County Expansions, relocations push county to #6 in U.S. rankings for job growth
Fort Bend County has a lot to boast about these days. Like the rest of the Houston area, Fort Bend County is booming, and racking up its share of accolades as one of the fastest growing counties in Texas.
In March of this year, the U.S. Bureau of Labor Statistics reported that Fort Bend County was ranked No. 6 in the nation for job growth, based on the U.S. Department of Labor’s Quarterly Census of Employment and Wages program for 2011-2012.
Fort Bend County is home to many large corporations, including Fluor Corp., and other companies like Texas Instruments and Schlumberger with large campuses that have been part of the landscape in Fort Bend County for many years.
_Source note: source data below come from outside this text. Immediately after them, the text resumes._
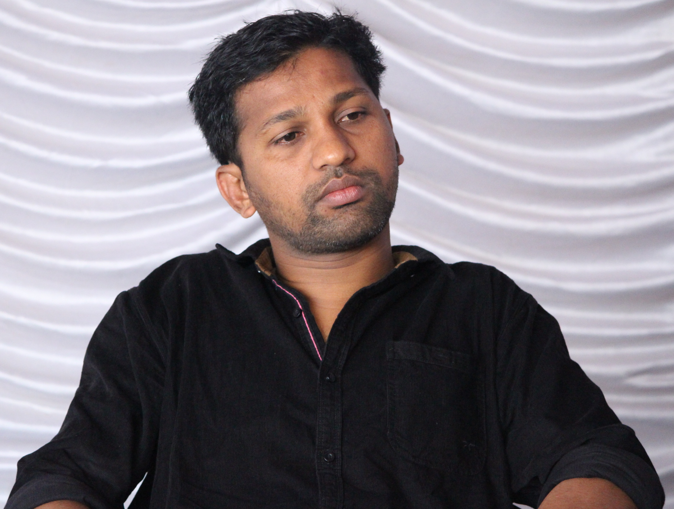 P. V. Shajikumar at Kerala Literature Festival, 2017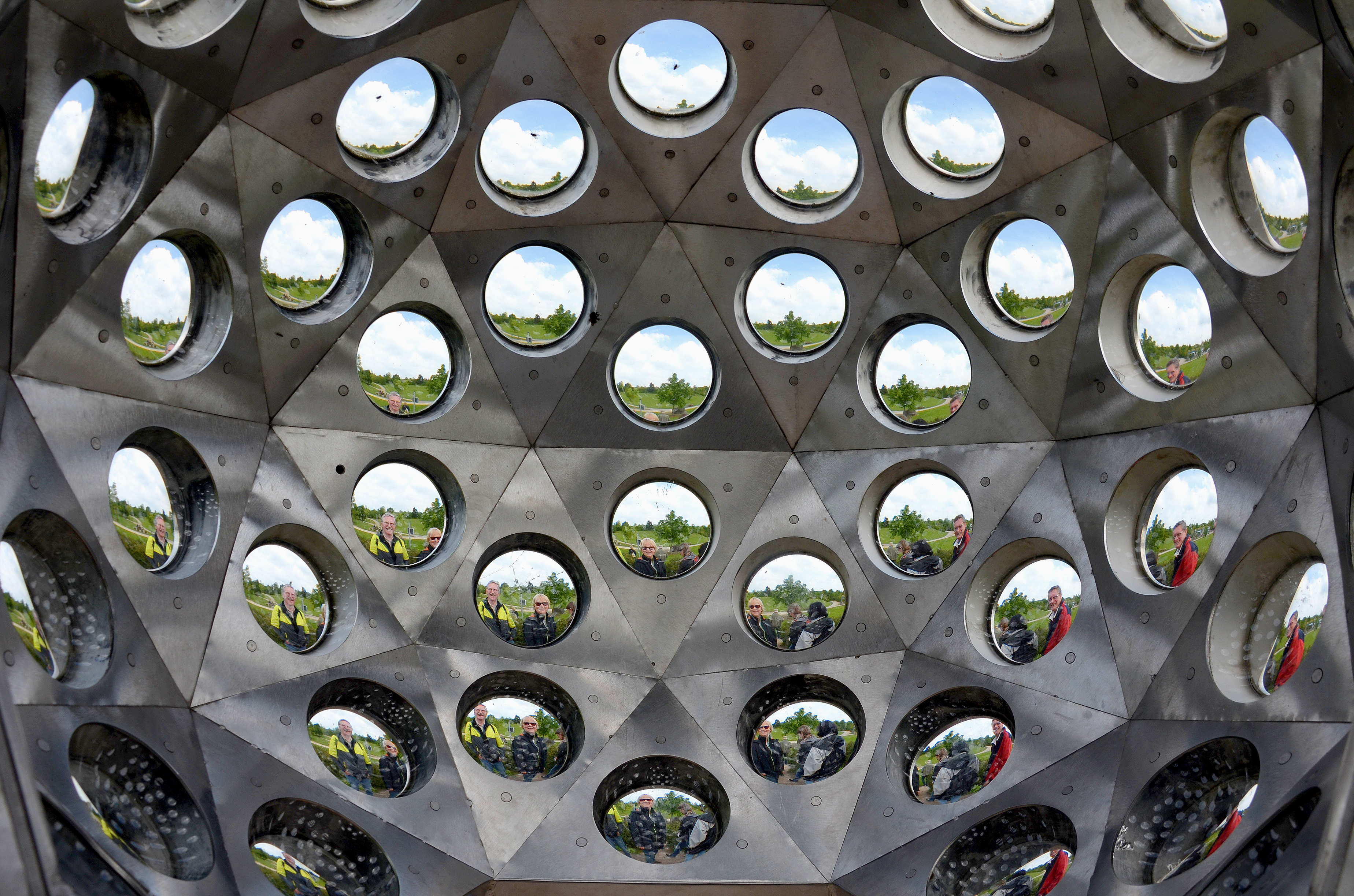 Einige Teilnehmer der vom Freundeskreis Hannover organisierten Fahrradtour vom Maschsee zum Park der Sinne, hier gesehen aus dem 2004 von Andreas Rimkus geschaffenen Insektenauge ...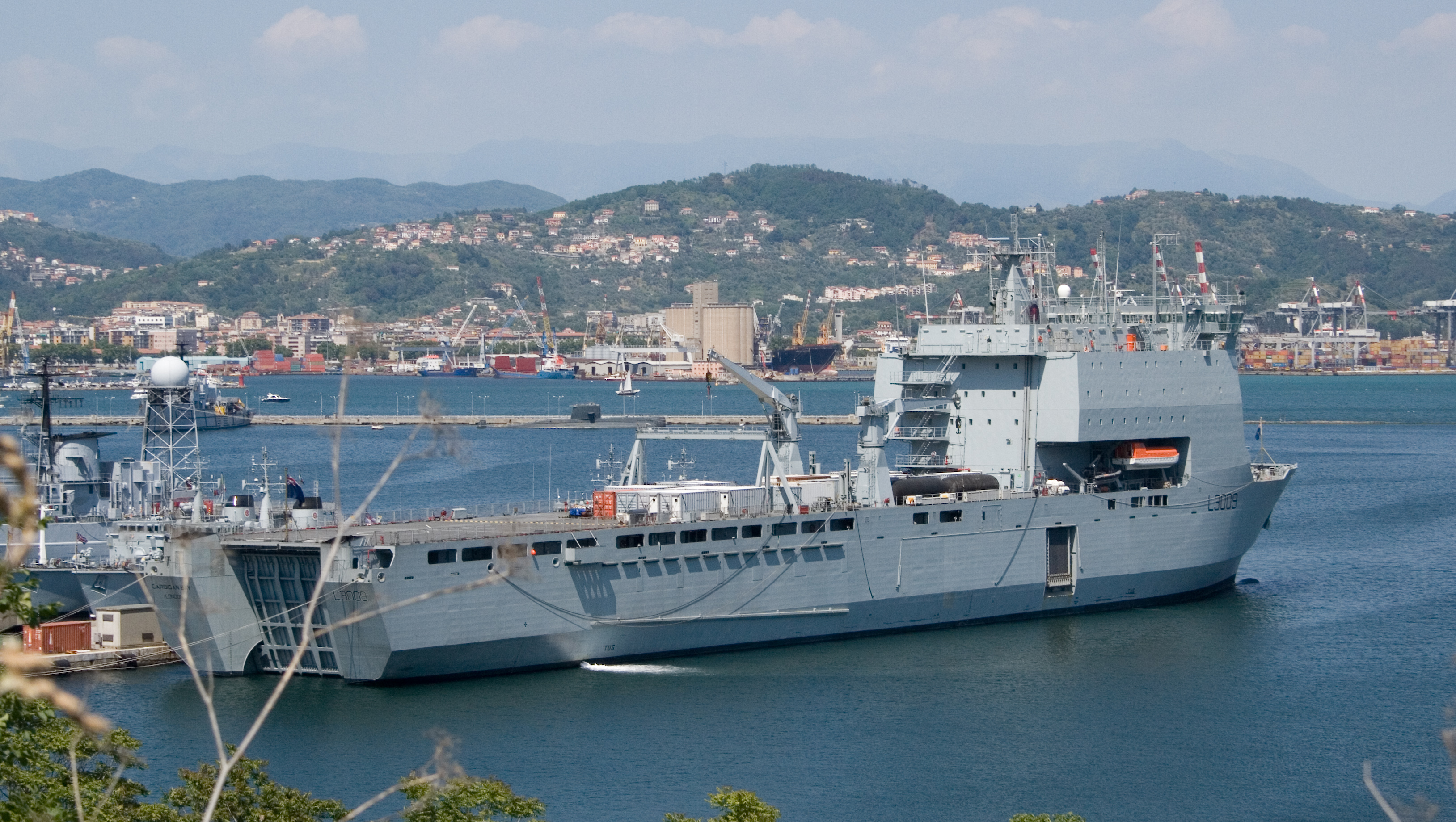 Le RFA Cardigan Bay (L3009) dans le port italien de la Spézia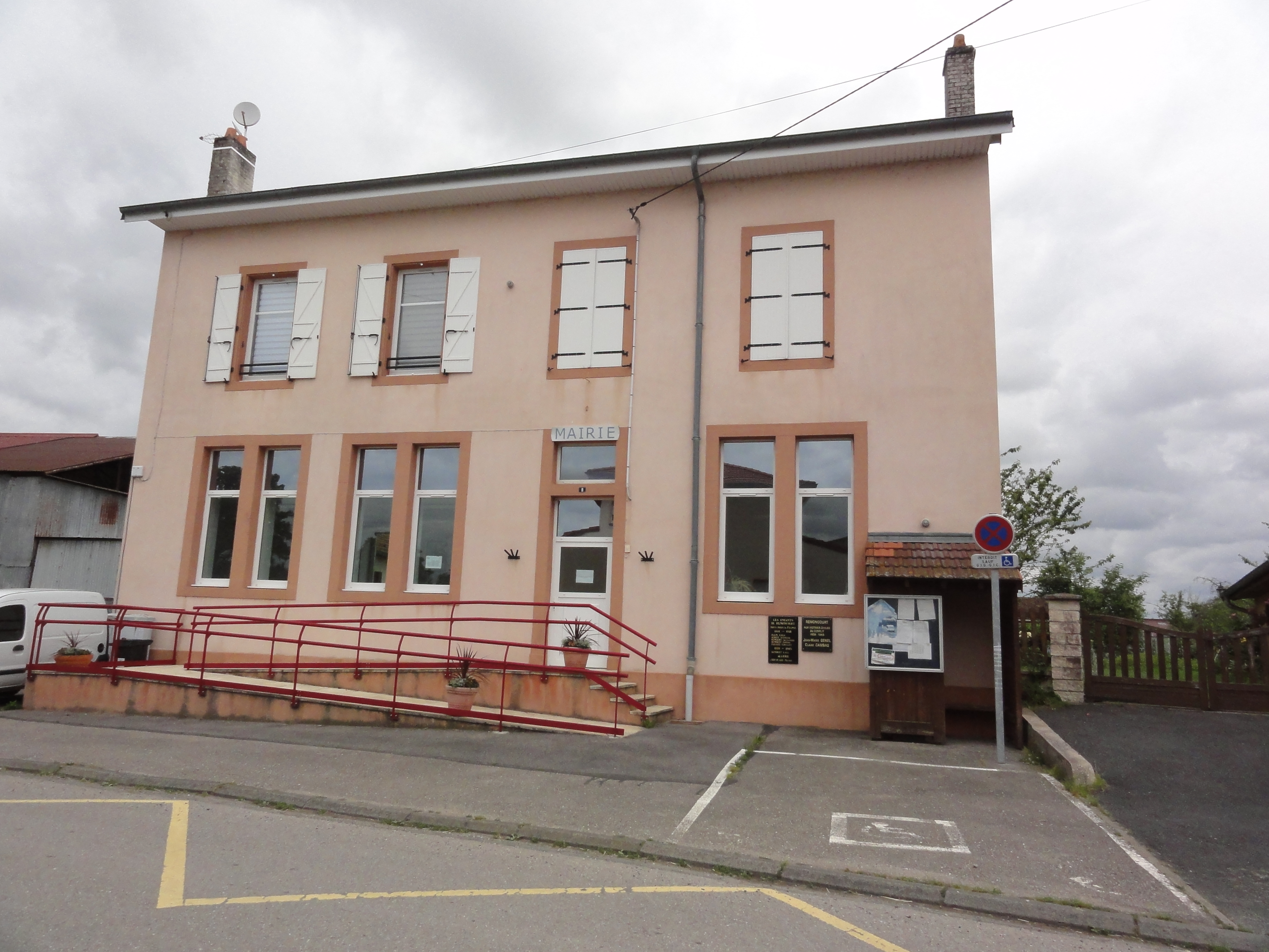 Remoncourt (M-et-M) mairie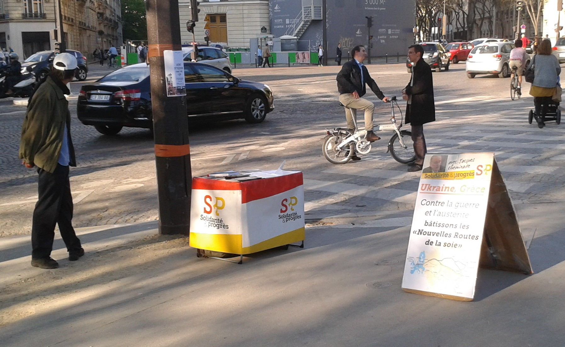 Une table tenue dans une rue de Paris par un militant du mouvement "Solidarité et Progrès"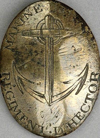 Marine nationale française. Période révolutionnaire. Plaque de soldat. Marine, régiment d'Hector. Armée catholique et royale. Guerre de Vendée.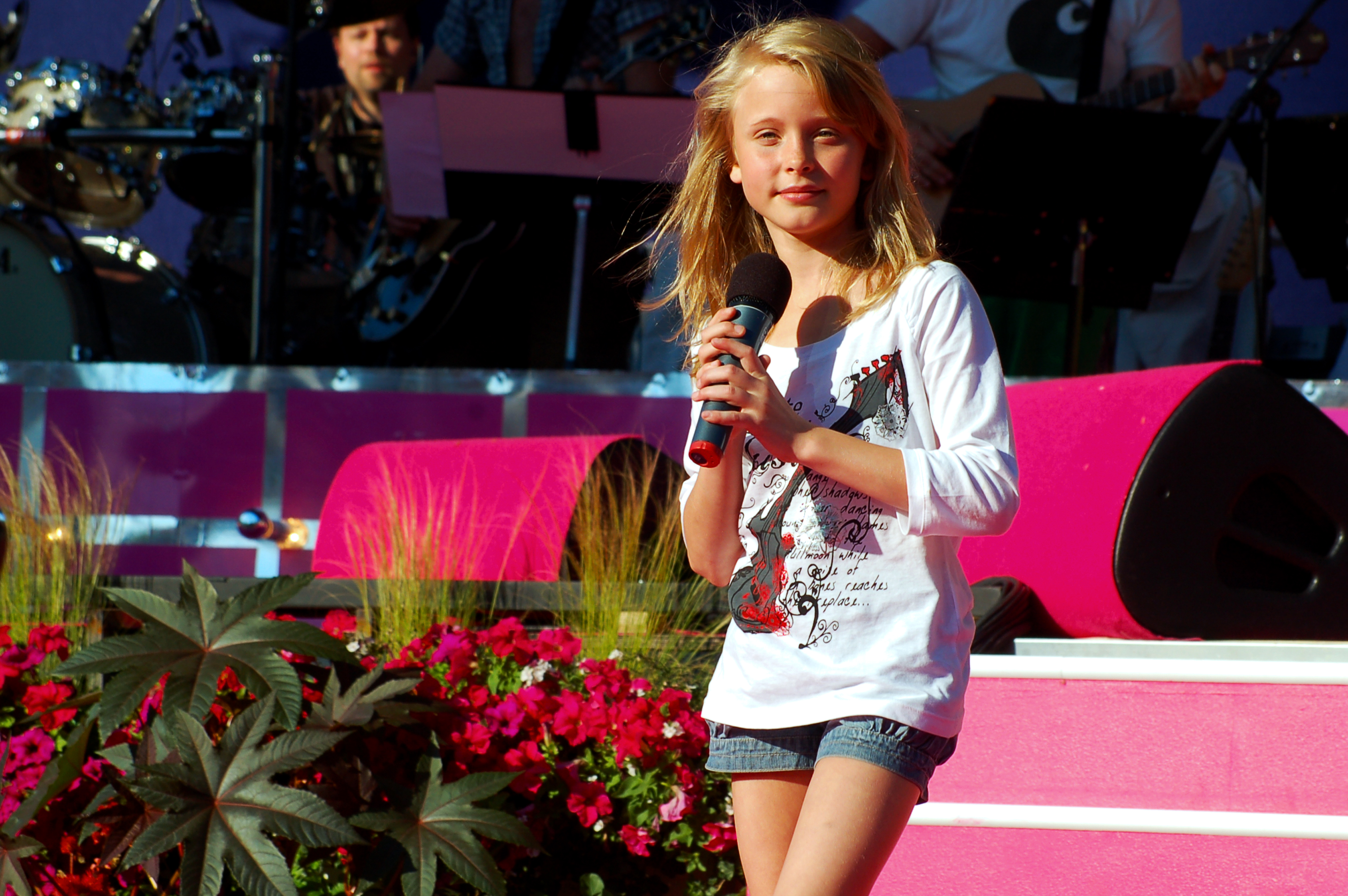 Zara Larsson uppträder på Sommarkrysset i Stockholm inne på Gröna Lund.

Over the past 12 months, several of these companies and others have made plans for expansion in Fort Bend County, while other companies have decided to relocate there.
“Working with our partners in the cities, special districts, educational institutions and the county, existing companies like Fluor Corp. and Texas Instruments have made long-term commitments in the past year to Fort Bend County by purchasing land and entering agreements to develop new facilities,” said Jeff Wiley, president and CEO of the Greater Fort Bend Economic Development Council. “Other companies like CNC Manufacturing relocated from Houston, while Niagara Bottling Co. established a new regional distribution center.
“These companies have made a commitment to Fort Bend County for a number of reasons, but certainly top among them are the county’s location and its positive impact on their ability to retain and hire talented employees.”
Fort Bend offers many advantages for companies looking to either relocate or expand into the Houston area.
The primary advantage, according to Wiley, has to do with its close proximity and connectivity to Houston.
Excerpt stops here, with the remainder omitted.